O governo do presidente Putin tem investido na reabilitação da imagem do czar Nicolau II e sua família.
Dentro da Catedral de Cristo Salvador, em Moscou, pode-se ver um ícone dos “imperiais portadores da paixão”, que romantiza a vida na corte russa pré-revolucionária. Na imagem, Nicolau II e seu filho Alexei usam uniformes militares, enquanto a imperatriz Alexandra e suas filhas usam vestidos elegantes.

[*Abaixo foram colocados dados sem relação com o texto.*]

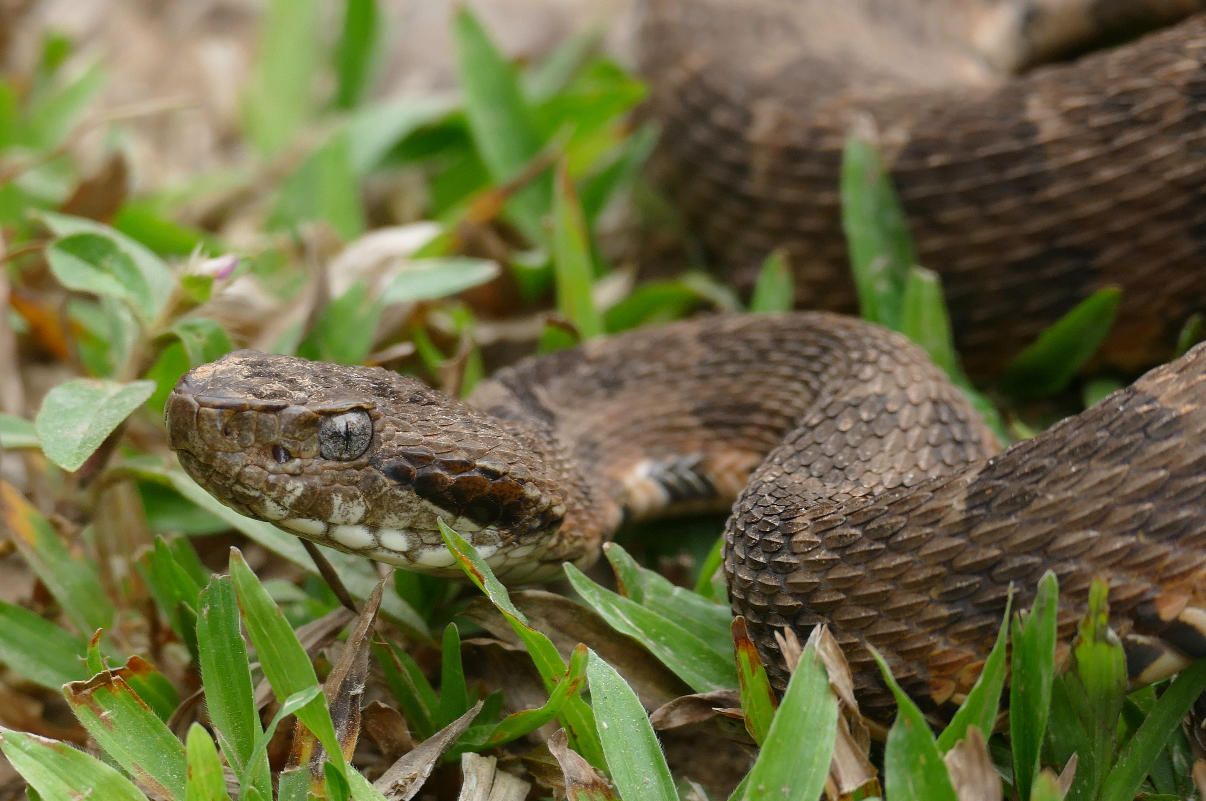 Pouso Alegre, Transpantaneira, Poconé, Mato Grosso, BRAZIL

Do outro lado da nave, há um ícone ainda maior, representando a “assembléia dos novos mártires e confessores da Rússia”, onde podemos ver o czar e a czarina com seus cinco filhos no centro de uma grande quantidade de bispos, padres, monges e freiras, mortos durante os anos de 1918 a 1941. À direita da família imperial, também está a grã-duquesa Elizabeth, irmã de Alexandra Feodorovna, que foi executada um dia após seu cunhado e sobrinhos.
Não obstante, na borda da imagem central, o observador poderá ver no ícone da “assembléia” as mortes daquelas pessoas através de um ciclo de pequena imagens, que incluem os bolcheviques atirando no czar e sua família e outra dos soldados lançando a grã-duquesa Elizabeth dentro de uma mina. No início desse ano, o State Historical Museum manteve uma exibição por quatro meses sobre o estilo de vida da irmã da czarina, que ficou viúva em 1905 após o assassinato do seu marido, o grão-duque Sergei Alexandrovich. Elizabeth se tornou freira e fundou uma casa de apoio a mulheres pobres e crianças desamparadas, que foi reaberta recentemente por ação do Patriarca de Moscou e do Ministério da Cultura. Dentro dela, pode-se ver um busto da grã-duquesa.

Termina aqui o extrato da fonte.